The company is working on expanding its operations and plans to open five million physical stores over the next three years. The company is bolstering its logistics to provide the same products at the same price to consumers in smaller cities as available for those in tier-1 cities. This move could position JD.com as a leader not just in e-commerce but overall in retail.

For the quarter ended September 2020, the company saw an increase in revenue of 29.2% compared to the same period last year. The company’s annual active customer accounts also increased by 32.1% year-over-year.

JD’s trailing-twelve-month revenue grew at a CAGR of 28.1% over the last three years.
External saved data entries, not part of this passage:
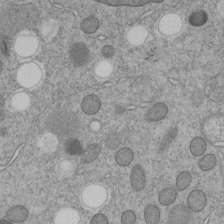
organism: C. elegans
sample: C. elegans embryo early stage
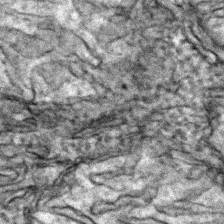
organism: Zebrafish
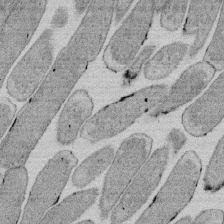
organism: E. coli
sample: Bacterial nucleoid
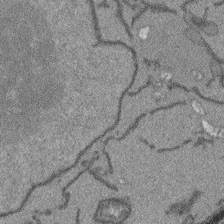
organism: Arabidopsis thaliana
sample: Root tip
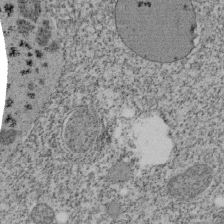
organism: Tetrahymena
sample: Cilia in tetrahymena
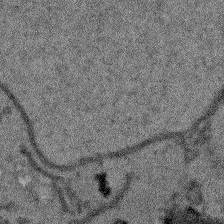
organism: Arabidopsis thaliana
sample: Root tip
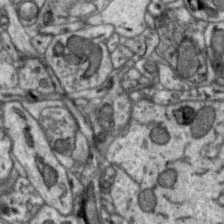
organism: Zebra finch
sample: Brain
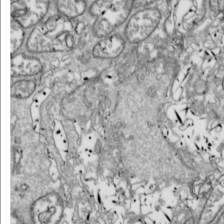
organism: Drosophila
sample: Cell division; meiosis; drosophila spermatocytes
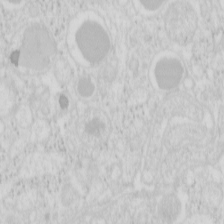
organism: Mouse
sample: Pancreas
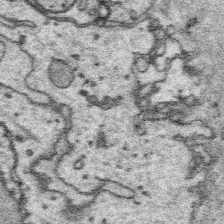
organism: Platynereis dumerilii
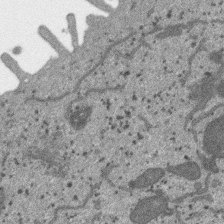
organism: Human
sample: Lung epithelial cells infected with SARS-CoV-2
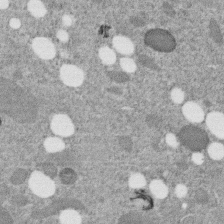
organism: C. elegans
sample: C. elegans embryo early stage
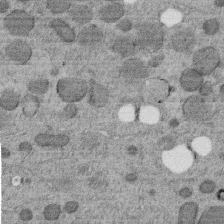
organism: C. elegans
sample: C. elegans embryo early stage
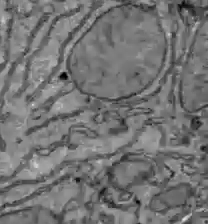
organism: C57BL Mouse
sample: Liver
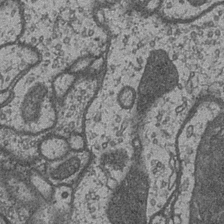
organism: Drosophila
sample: Optic medulla
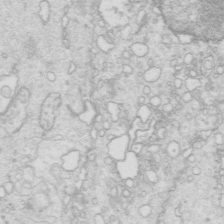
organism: Mouse
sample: Multiciliated cells
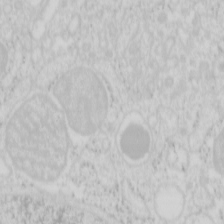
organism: Mouse
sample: Pancreas
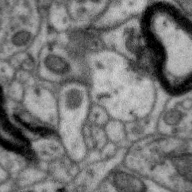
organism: Zebra finch
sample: Brain
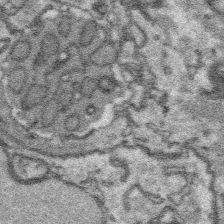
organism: Platynereis dumerilii
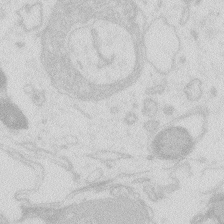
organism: Zebrafish
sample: Macrophage
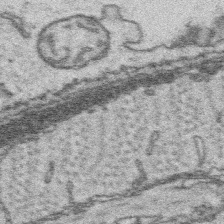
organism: Platynereis dumerilii
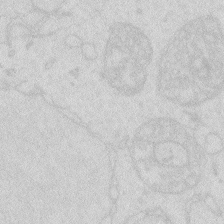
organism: Zebrafish
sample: Macrophage
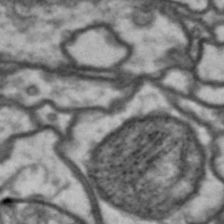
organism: Drosophila
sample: Brain
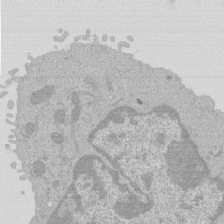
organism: Mouse
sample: Activated Pmel transgenic CD8+ T Cells
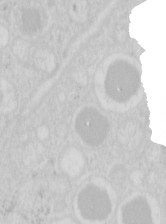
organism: Mouse
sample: Pancreas
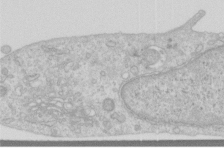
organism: Human
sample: Centriole in RPE cells
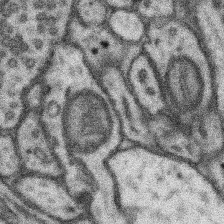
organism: Mouse
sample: Somatosensory cortex neuropil
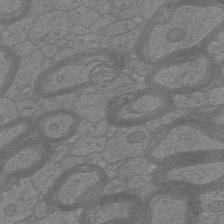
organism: Mouse
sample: Cortical neurons
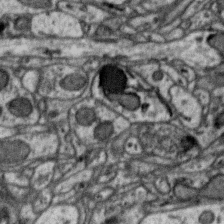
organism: Zebra finch
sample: Brain
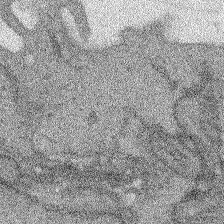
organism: Human
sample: HeLa cells
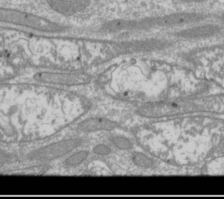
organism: Drosophila
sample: Cell division; meiosis; drosophila spermatocytes
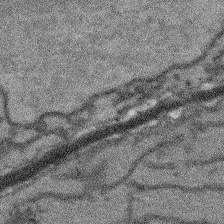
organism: Arabidopsis thaliana
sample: Root tip
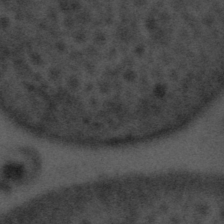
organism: Tuwongella immobilis
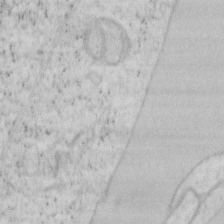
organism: Human
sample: HeLa cells
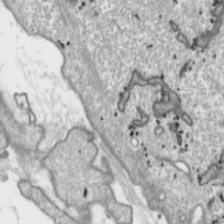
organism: Toxoplasma gondii
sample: Parasites in a vacuole inside a host cell
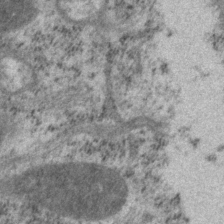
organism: P. pacificus
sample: Pharynx
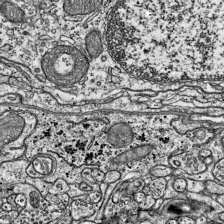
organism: Mouse
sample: Visual Cortex
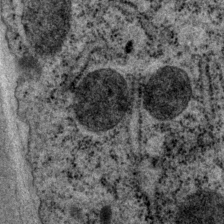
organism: P. pacificus
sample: Pharynx
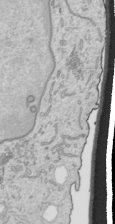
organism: Human
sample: Mitochondria in HCT116 cells
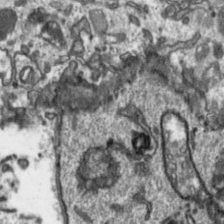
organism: Toxoplasma gondii
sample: Parasites in a vacuole inside a host cell
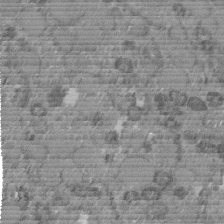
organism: C. elegans
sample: C. elegans embryo early stage
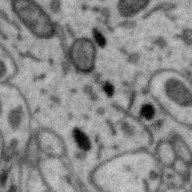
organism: Zebra finch
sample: Brain
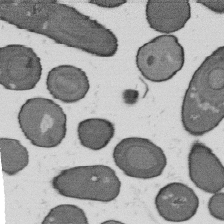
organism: B. subtilis
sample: Bacterial spore
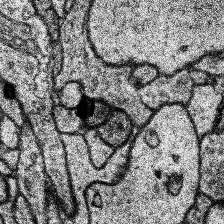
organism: Human
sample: Temporal Lobe
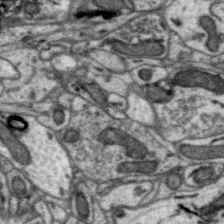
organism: Zebra finch
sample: Brain
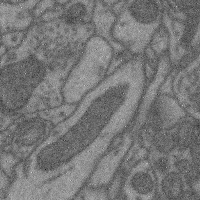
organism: Mouse
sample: Cerebral cortex
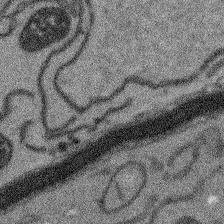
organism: Arabidopsis thaliana
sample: Root tip
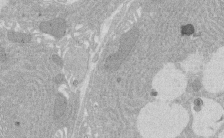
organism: Rat
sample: Salivary granule
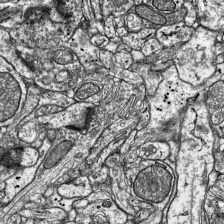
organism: Mouse
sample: Visual Cortex
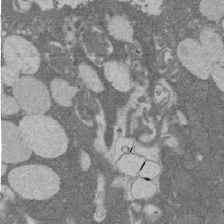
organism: Rat
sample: Salivary granule
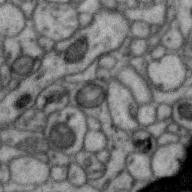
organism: Zebra finch
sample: Brain
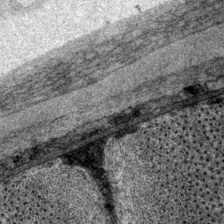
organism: P. pacificus
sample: Pharynx
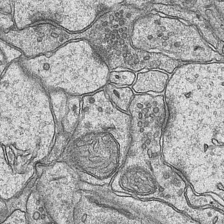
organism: Mouse
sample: CA1 Hippocampus
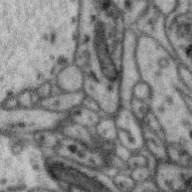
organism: Zebra finch
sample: Brain
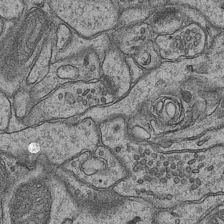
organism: Mouse
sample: CA1 Hippocampus
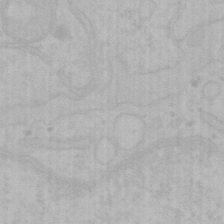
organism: Mouse
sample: Choroid plexus
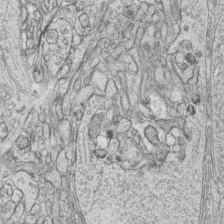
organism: Zebrafish
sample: synaptic ribbons in rod cells and cone cells
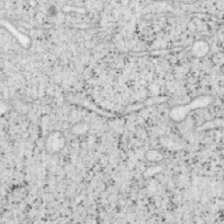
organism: Mouse
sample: OT-I killer T cells with ID8 ovarian cancer cells
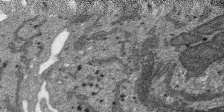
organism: Human
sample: Lung epithelial cells infected with SARS-CoV-2
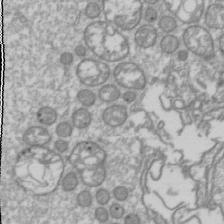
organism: Drosophila
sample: Cell division; meiosis; drosophila spermatocytes
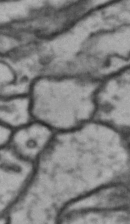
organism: Drosophila
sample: Brain
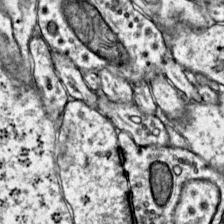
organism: Mouse
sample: Primary visual cortex
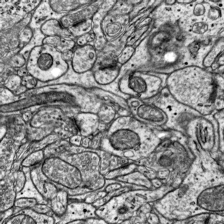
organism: Mouse
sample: Visual Cortex
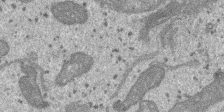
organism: Human
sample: Lung epithelial cells infected with SARS-CoV-2
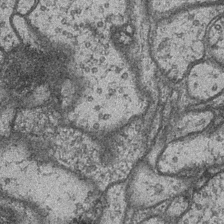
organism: Drosophila
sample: Optic medulla
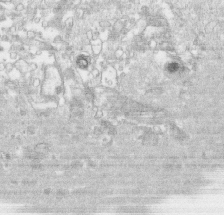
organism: Human
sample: CRL-1474
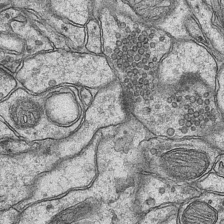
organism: Mouse
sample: CA1 Hippocampus
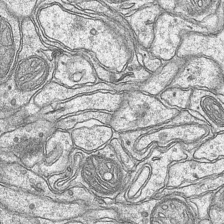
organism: Mouse
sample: CA1 Hippocampus
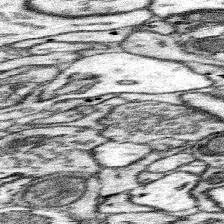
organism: Mouse
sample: Somatosensory cortex neuropil
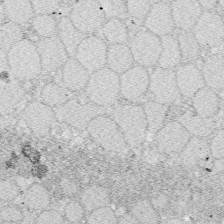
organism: Zebrafish
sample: Whole-Brain
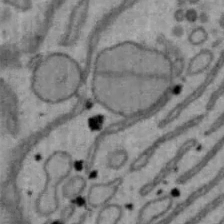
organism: Mouse
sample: Liver
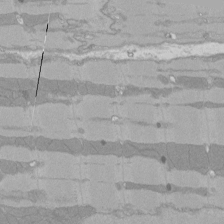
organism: Rat
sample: Left ventricle
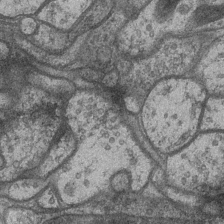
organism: Drosophila
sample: Optic medulla
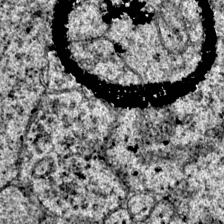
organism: Mouse
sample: Primary visual cortex
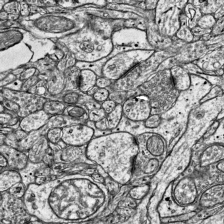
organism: Mouse
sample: Visual Cortex
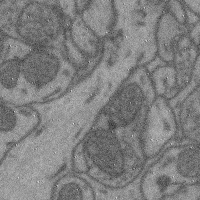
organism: Mouse
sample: Cerebral cortex
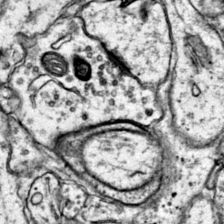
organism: Mouse
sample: Primary visual cortex
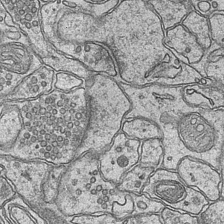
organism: Mouse
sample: CA1 Hippocampus
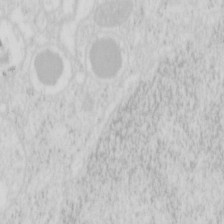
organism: Mouse
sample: Pancreas
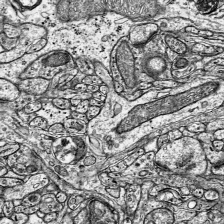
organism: Mouse
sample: Visual Cortex
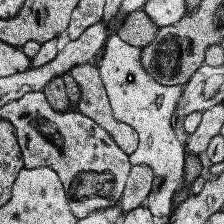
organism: Human
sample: Temporal Lobe
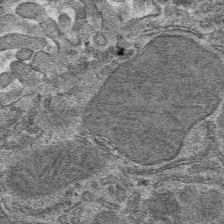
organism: Mouse
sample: Mouse hepatocytes
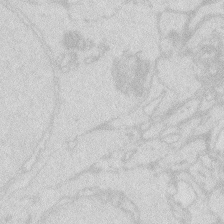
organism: Zebrafish
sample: Macrophage
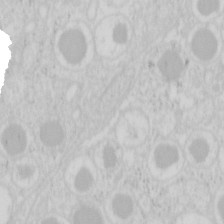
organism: Mouse
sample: Pancreas
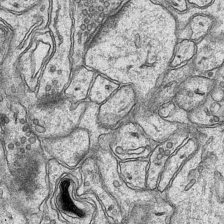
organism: Mouse
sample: CA1 Hippocampus
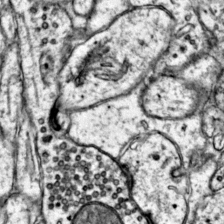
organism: Mouse
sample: Primary visual cortex
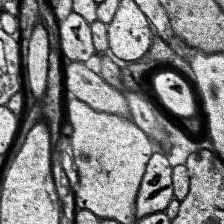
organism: Human
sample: Temporal Lobe
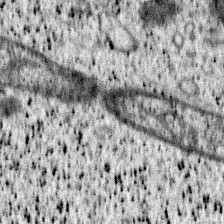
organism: Human
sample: HeLa cells
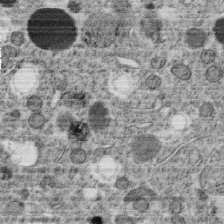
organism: C. elegans
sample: C. elegans oocyte; sperm cells
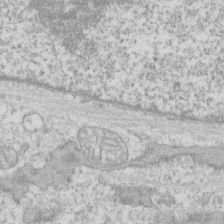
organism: Human
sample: CRL-1474
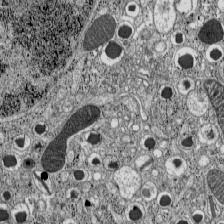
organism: C57BL Mouse
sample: Pancreatic islet
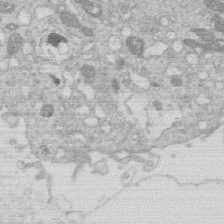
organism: Human
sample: Macrophage cells
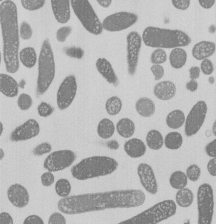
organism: E. coli
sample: Bacterial nucleoid
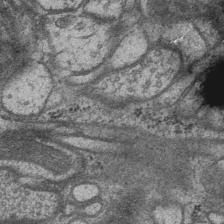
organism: Drosophila
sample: Optic medulla
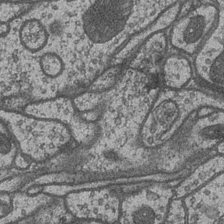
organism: Drosophila
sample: Optic medulla
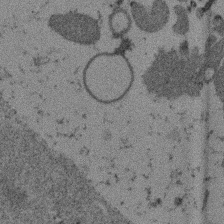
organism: Mouse
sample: Dividing mouse embryo 1 cell stage
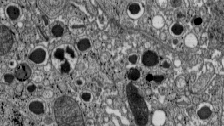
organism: C57BL Mouse
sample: Pancreatic islet
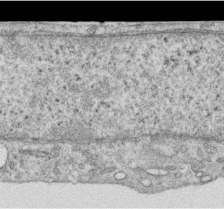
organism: Human
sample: Centriole in RPE cells
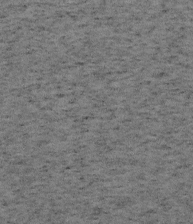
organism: Mouse
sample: OT-I killer T cells with ID8 ovarian cancer cells
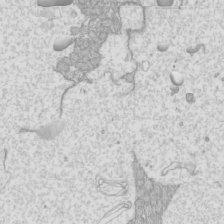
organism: Mouse
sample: Cilia; mouse epididymis
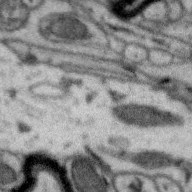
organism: Zebra finch
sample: Brain
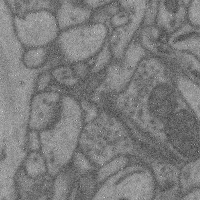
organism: Mouse
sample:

The company’s year-over-year EBITDA growth rate is 106.9% compared to the sector average of 9.9%. JD is expected to witness revenue growth of 33.9% for the current quarter and 21.8% in 2021. The company’s EPS is estimated to grow 43.6% in 2021 and at a rate of 6.3% per annum over the next five years.

It’s no surprise that JD is rated a “Strong Buy” in our POWR Ratings system, with a grade of “A” in Trade Grade, Buy and Hold Grade, and Peer Grade. In the 115-stock China industry, it is ranked #16.

Chewy, Inc. (CHWY)

CHWY operates an online platform that sells pet food and other pet-related products. The company offers products from more than 2000 brands and has over 6.1 million sq. ft. of fulfillment space. CHWY’s stock has gained 117.2% so far this year.

The company has recently launched a new service called “connect with a vet” that allows pet owners to get pet healthcare directly through the platform. This move has the potential to make CHWY the leading destination for all things related to pet care. The company has also upgraded its pharmaceutical offerings to include compounded medications that are tailored to the needs of specific pets.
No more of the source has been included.